The whole of the data is to be returned without a single change.

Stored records
- Opening Delimiter -

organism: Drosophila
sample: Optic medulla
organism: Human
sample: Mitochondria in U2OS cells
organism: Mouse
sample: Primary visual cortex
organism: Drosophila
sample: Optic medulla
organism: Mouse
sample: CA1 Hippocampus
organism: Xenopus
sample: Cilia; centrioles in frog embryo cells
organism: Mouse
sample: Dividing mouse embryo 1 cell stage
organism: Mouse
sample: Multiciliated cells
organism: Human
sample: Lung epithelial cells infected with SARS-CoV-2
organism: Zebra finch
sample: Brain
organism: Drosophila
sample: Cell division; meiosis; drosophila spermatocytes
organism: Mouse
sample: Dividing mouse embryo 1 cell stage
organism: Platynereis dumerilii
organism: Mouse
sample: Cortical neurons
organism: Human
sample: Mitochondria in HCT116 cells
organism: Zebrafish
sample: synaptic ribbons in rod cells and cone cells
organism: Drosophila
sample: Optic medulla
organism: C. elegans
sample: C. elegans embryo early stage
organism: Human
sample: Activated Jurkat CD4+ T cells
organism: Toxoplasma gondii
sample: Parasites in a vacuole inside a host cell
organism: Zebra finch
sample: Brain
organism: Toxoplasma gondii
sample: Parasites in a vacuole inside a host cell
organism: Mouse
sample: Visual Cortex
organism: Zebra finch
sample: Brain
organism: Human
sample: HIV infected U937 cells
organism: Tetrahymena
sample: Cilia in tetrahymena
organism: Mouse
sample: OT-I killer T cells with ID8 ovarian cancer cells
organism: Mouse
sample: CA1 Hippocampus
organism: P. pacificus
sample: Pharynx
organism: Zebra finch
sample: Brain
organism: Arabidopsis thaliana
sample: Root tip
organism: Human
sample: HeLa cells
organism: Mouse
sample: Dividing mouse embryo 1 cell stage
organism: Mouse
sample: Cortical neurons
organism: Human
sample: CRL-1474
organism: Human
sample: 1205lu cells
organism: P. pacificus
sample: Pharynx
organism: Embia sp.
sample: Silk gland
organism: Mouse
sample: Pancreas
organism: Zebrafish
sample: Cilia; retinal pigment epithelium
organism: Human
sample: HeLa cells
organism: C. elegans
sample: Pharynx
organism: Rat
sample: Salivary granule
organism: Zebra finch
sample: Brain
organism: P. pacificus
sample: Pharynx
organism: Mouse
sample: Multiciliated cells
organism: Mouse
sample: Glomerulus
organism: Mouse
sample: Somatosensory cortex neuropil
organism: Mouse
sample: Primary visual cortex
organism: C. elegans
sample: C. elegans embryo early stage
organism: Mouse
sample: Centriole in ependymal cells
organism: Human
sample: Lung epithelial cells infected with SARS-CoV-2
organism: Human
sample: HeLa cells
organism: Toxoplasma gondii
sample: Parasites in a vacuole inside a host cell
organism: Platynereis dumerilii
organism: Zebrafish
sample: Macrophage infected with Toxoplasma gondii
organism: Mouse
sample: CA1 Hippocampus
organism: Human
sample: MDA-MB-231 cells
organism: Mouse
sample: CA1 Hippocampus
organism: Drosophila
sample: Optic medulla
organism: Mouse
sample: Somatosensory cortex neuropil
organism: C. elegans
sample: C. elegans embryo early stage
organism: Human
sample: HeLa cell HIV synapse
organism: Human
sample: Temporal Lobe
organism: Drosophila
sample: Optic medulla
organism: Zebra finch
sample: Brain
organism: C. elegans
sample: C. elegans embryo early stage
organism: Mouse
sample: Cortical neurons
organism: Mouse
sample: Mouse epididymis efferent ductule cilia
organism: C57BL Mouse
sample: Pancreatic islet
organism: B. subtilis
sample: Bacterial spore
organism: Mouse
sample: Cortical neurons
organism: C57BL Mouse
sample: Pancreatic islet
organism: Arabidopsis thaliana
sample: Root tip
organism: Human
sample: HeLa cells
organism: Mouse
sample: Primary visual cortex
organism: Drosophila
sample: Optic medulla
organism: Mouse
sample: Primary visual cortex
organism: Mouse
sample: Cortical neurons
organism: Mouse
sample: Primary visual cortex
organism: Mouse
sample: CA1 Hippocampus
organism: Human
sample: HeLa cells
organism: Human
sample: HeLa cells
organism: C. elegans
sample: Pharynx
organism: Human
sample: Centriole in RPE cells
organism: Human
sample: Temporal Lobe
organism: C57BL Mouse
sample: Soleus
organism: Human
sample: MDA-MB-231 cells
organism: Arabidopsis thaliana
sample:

- Closing Delimiter -

Problem solution:
organism: Drosophila
sample: Optic medulla
organism: Human
sample: Mitochondria in U2OS cells
organism: Mouse
sample: Primary visual cortex
organism: Drosophila
sample: Optic medulla
organism: Mouse
sample: CA1 Hippocampus
organism: Xenopus
sample: Cilia; centrioles in frog embryo cells
organism: Mouse
sample: Dividing mouse embryo 1 cell stage
organism: Mouse
sample: Multiciliated cells
organism: Human
sample: Lung epithelial cells infected with SARS-CoV-2
organism: Zebra finch
sample: Brain
organism: Drosophila
sample: Cell division; meiosis; drosophila spermatocytes
organism: Mouse
sample: Dividing mouse embryo 1 cell stage
organism: Platynereis dumerilii
organism: Mouse
sample: Cortical neurons
organism: Human
sample: Mitochondria in HCT116 cells
organism: Zebrafish
sample: synaptic ribbons in rod cells and cone cells
organism: Drosophila
sample: Optic medulla
organism: C. elegans
sample: C. elegans embryo early stage
organism: Human
sample: Activated Jurkat CD4+ T cells
organism: Toxoplasma gondii
sample: Parasites in a vacuole inside a host cell
organism: Zebra finch
sample: Brain
organism: Toxoplasma gondii
sample: Parasites in a vacuole inside a host cell
organism: Mouse
sample: Visual Cortex
organism: Zebra finch
sample: Brain
organism: Human
sample: HIV infected U937 cells
organism: Tetrahymena
sample: Cilia in tetrahymena
organism: Mouse
sample: OT-I killer T cells with ID8 ovarian cancer cells
organism: Mouse
sample: CA1 Hippocampus
organism: P. pacificus
sample: Pharynx
organism: Zebra finch
sample: Brain
organism: Arabidopsis thaliana
sample: Root tip
organism: Human
sample: HeLa cells
organism: Mouse
sample: Dividing mouse embryo 1 cell stage
organism: Mouse
sample: Cortical neurons
organism: Human
sample: CRL-1474
organism: Human
sample: 1205lu cells
organism: P. pacificus
sample: Pharynx
organism: Embia sp.
sample: Silk gland
organism: Mouse
sample: Pancreas
organism: Zebrafish
sample: Cilia; retinal pigment epithelium
organism: Human
sample: HeLa cells
organism: C. elegans
sample: Pharynx
organism: Rat
sample: Salivary granule
organism: Zebra finch
sample: Brain
organism: P. pacificus
sample: Pharynx
organism: Mouse
sample: Multiciliated cells
organism: Mouse
sample: Glomerulus
organism: Mouse
sample: Somatosensory cortex neuropil
organism: Mouse
sample: Primary visual cortex
organism: C. elegans
sample: C. elegans embryo early stage
organism: Mouse
sample: Centriole in ependymal cells
organism: Human
sample: Lung epithelial cells infected with SARS-CoV-2
organism: Human
sample: HeLa cells
organism: Toxoplasma gondii
sample: Parasites in a vacuole inside a host cell
organism: Platynereis dumerilii
organism: Zebrafish
sample: Macrophage infected with Toxoplasma gondii
organism: Mouse
sample: CA1 Hippocampus
organism: Human
sample: MDA-MB-231 cells
organism: Mouse
sample: CA1 Hippocampus
organism: Drosophila
sample: Optic medulla
organism: Mouse
sample: Somatosensory cortex neuropil
organism: C. elegans
sample: C. elegans embryo early stage
organism: Human
sample: HeLa cell HIV synapse
organism: Human
sample: Temporal Lobe
organism: Drosophila
sample: Optic medulla
organism: Zebra finch
sample: Brain
organism: C. elegans
sample: C. elegans embryo early stage
organism: Mouse
sample: Cortical neurons
organism: Mouse
sample: Mouse epididymis efferent ductule cilia
organism: C57BL Mouse
sample: Pancreatic islet
organism: B. subtilis
sample: Bacterial spore
organism: Mouse
sample: Cortical neurons
organism: C57BL Mouse
sample: Pancreatic islet
organism: Arabidopsis thaliana
sample: Root tip
organism: Human
sample: HeLa cells
organism: Mouse
sample: Primary visual cortex
organism: Drosophila
sample: Optic medulla
organism: Mouse
sample: Primary visual cortex
organism: Mouse
sample: Cortical neurons
organism: Mouse
sample: Primary visual cortex
organism: Mouse
sample: CA1 Hippocampus
organism: Human
sample: HeLa cells
organism: Human
sample: HeLa cells
organism: C. elegans
sample: Pharynx
organism: Human
sample: Centriole in RPE cells
organism: Human
sample: Temporal Lobe
organism: C57BL Mouse
sample: Soleus
organism: Human
sample: MDA-MB-231 cells
organism: Arabidopsis thaliana
sample:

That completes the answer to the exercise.